» **WORK TO COMPLETE**
The copy must match the data below line for line and contain no images.

» **DATA EXTRACT**
Content starts

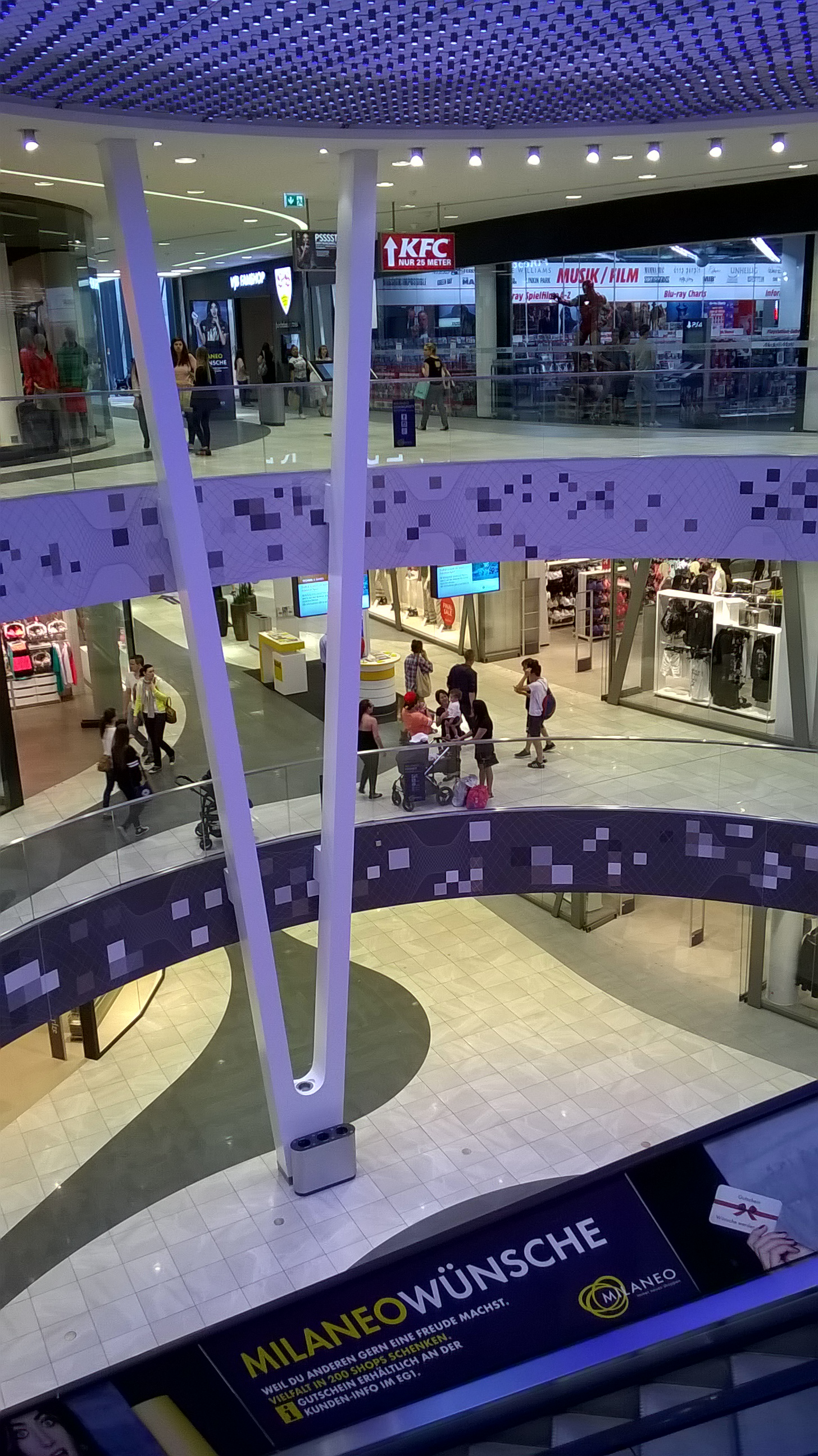 Verkaufsetagen im Milaneo
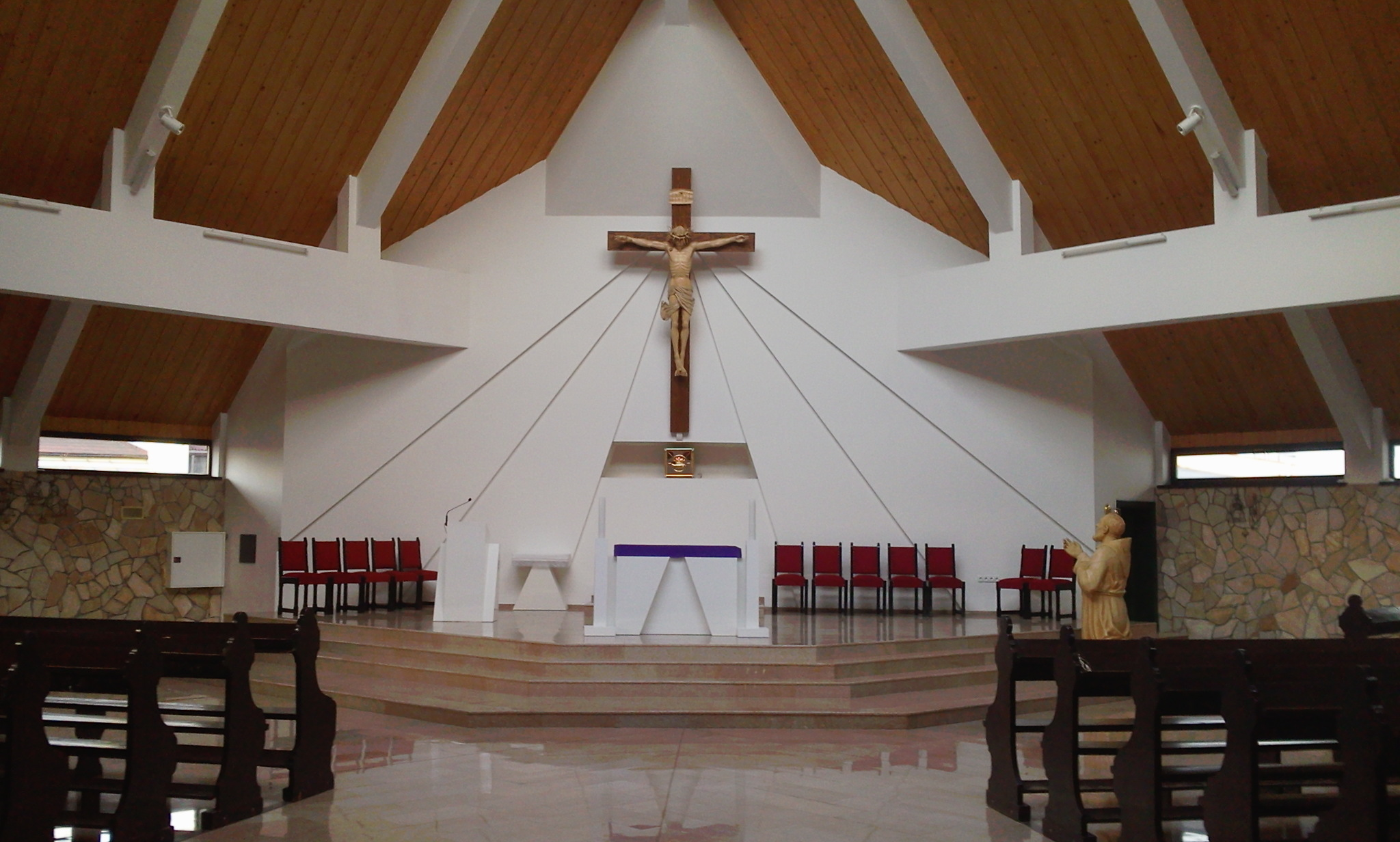 Zdjęcie wnętrza kościoła parafialnego pw. św. Ojca Pio w Zdzieszowicach
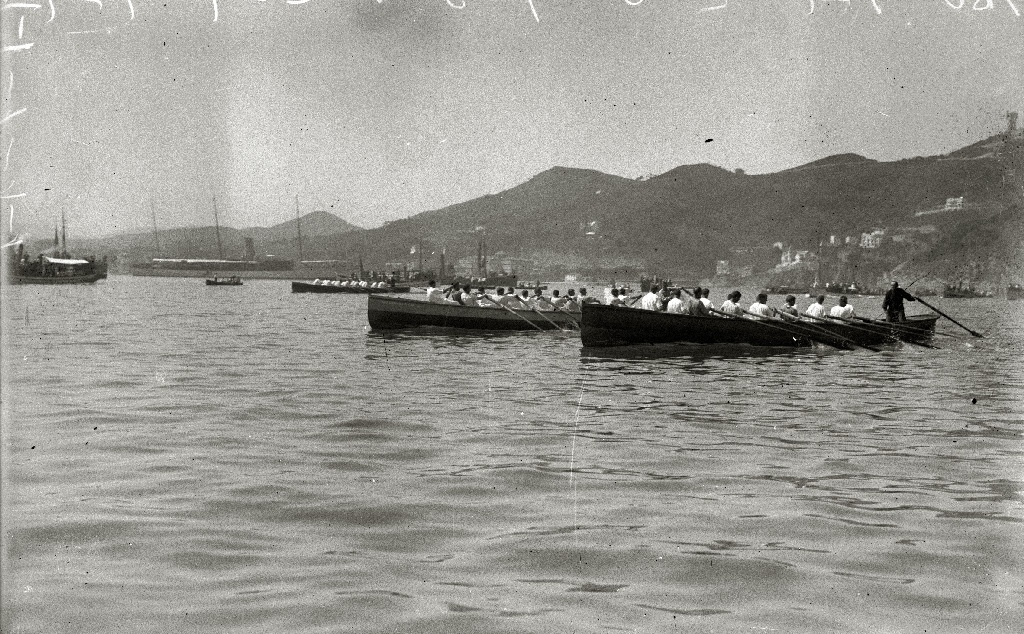 Título original: Regatas de traineras. Bandera de la Concha (1/2) Localización: San Sebastián (Guipúzcoa)
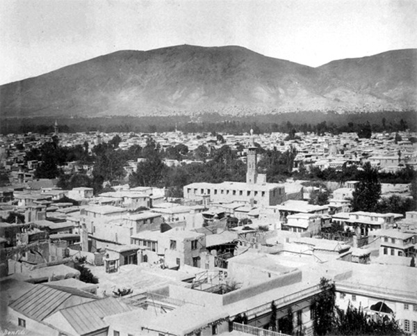 منظر عام لمدينة دمشق تانسريد دوماس 1870

Content ends

» **RESPONSE FOR THIS EXERCISE**
 Verkaufsetagen im Milaneo
 Zdjęcie wnętrza kościoła parafialnego pw. św. Ojca Pio w Zdzieszowicach
 Título original: Regatas de traineras. Bandera de la Concha (1/2) Localización: San Sebastián (Guipúzcoa)
 منظر عام لمدينة دمشق تانسريد دوماس 1870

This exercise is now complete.